In the segregated barrios of towns like Stockton and Salinas they formed hometown associations and social clubs. Itliong used these networks to organize Filipinos when they went to work in the fields, including strikes in Stockton’s asparagus fields in 1948 and 1949. At the time, growers kept workers under guard in labor camps, where if they held open meetings, they risked being fired and even beaten. To help the asparagus cutters organize, Itliong would sneak into a camp, crawl under the bunkhouse, and speak to workers through the cracks in the floor.
UCAPAWA was destroyed in the 1949 CIO purge, and the Filipino local in Seattle was taken in by the ILWU. It survived, and today is part of the ILWU’s Inland Boatman’s Union. The Federal government tried to bankrupt Local 37, forcing its leaders to exhaust their resources on high bail and lawyers’ fees. With the radicals tied up in legal defense, a conservative faction took control of the union and stopped its farm worker organizing drives. That group held it until it was thrown out in the 1980s by a new young generation of radical Filipinos, two of whom, Silme Domingo and Gene Viernes (a former farm worker) were assassinated by agents of Philippine dictator Ferdinand Marcos.
Yet in the early 1950s Filipino farm workers continued to organize. Ernesto Galarza built an alliance between them and the National Farm Labor Union (NFLU) in the late 1940s and early 1950s, when the union mounted thirty strikes. Galarza was an immigrant from Nayarit, a poet and writer as well as an organizer. The NFLU struck the giant DiGiorgio Corporation, then California’s largest grower, for 30 months, and was eventually defeated. Supporters of the workers made a movie about it, Poverty in the Valley of Plenty, which urged people to boycott the company’s fruit. Di Giorgio used its political muscle to have it banned, and sued any organization that tried to show it.

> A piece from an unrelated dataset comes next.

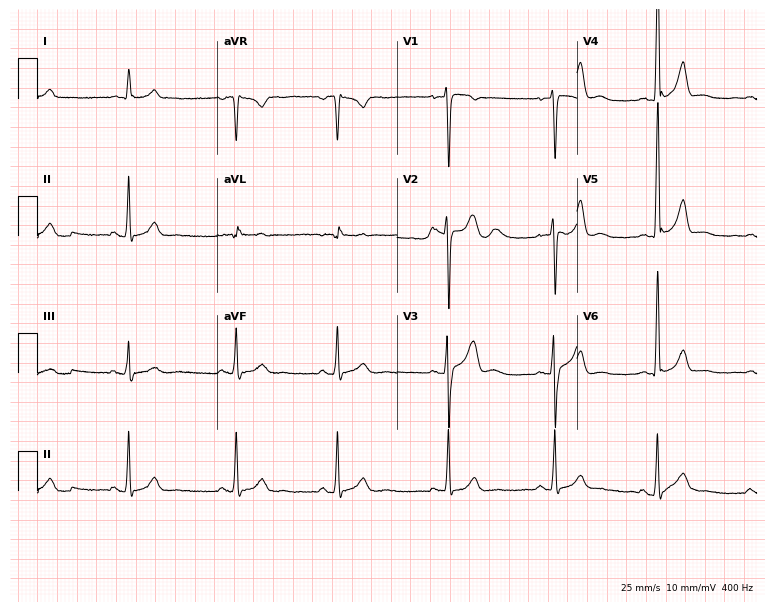
12-lead ECG from a male, 42 years old. No first-degree AV block, right bundle branch block, left bundle branch block, sinus bradycardia, atrial fibrillation or sinus tachycardia recorded for this tracing. Only these six findings were labelled.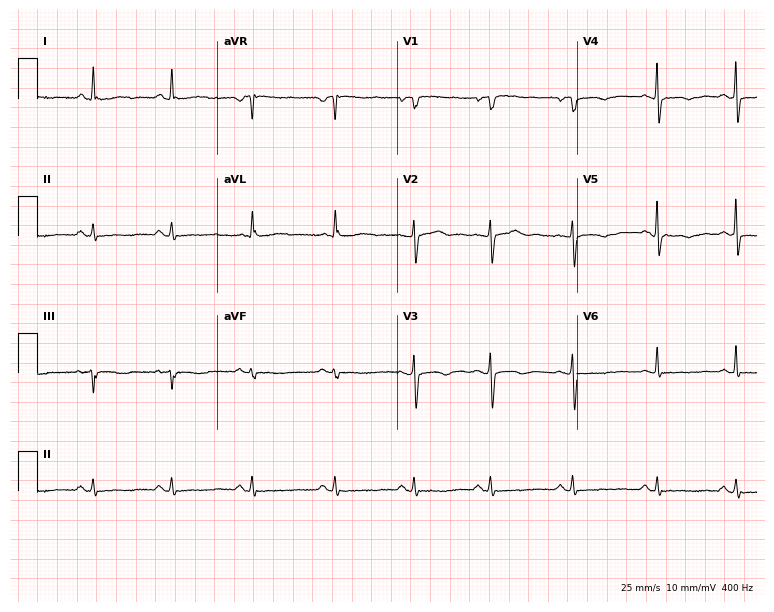
12-lead ECG from a 52-year-old female patient. No first-degree AV block, right bundle branch block, left bundle branch block, sinus bradycardia, atrial fibrillation or sinus tachycardia recorded for this tracing. Other findings, if any, are not listed.

In 1959 the Agricultural Workers Organizing Committee (AWOC) was set up by the merged AFL-CIO. After hiring Itliong as an organizer because of his history among Filipino workers, AWOC used flying squads of pickets to mount quick strikes. In 1961, AWOC, together with the United Packinghouse Workers, another leftwing former CIO union, struck the Imperial Valley lettuce harvest, demanding $1.25 per hour.
Growers kept wages low by employing bracero contract labor from Mexico. Under that program growers brought workers under tightly-controlled, highly exploitative conditions. During the strike the U.S. Department of Agriculture threatened braceros that they would be deported if they joined the mostly-Filipino strike. Galarza said, “The state was flooded with braceros while we were on strike. I lost track of the number of times I was thrown out of camps trying to talk with them. If they were seen talking with you they were deported home to Mexico.” Despite the threats, however, some braceros joined the strike.
Itliong and the Filipinos in the Delano Grape Strike
Finally, in 1965, led by Itliong, Filipino workers struck the vineyards in the Coachella Valley, near the Mexican border, where California’s grape harvest begins. They won a 40¢/hour wage increase from grape growers and forced authorities to drop charges against arrested strikers. After winning in Coachella, the strikers moved with the grape harvest into the San Joaquin Valley, where their strike was met with fierce opposition.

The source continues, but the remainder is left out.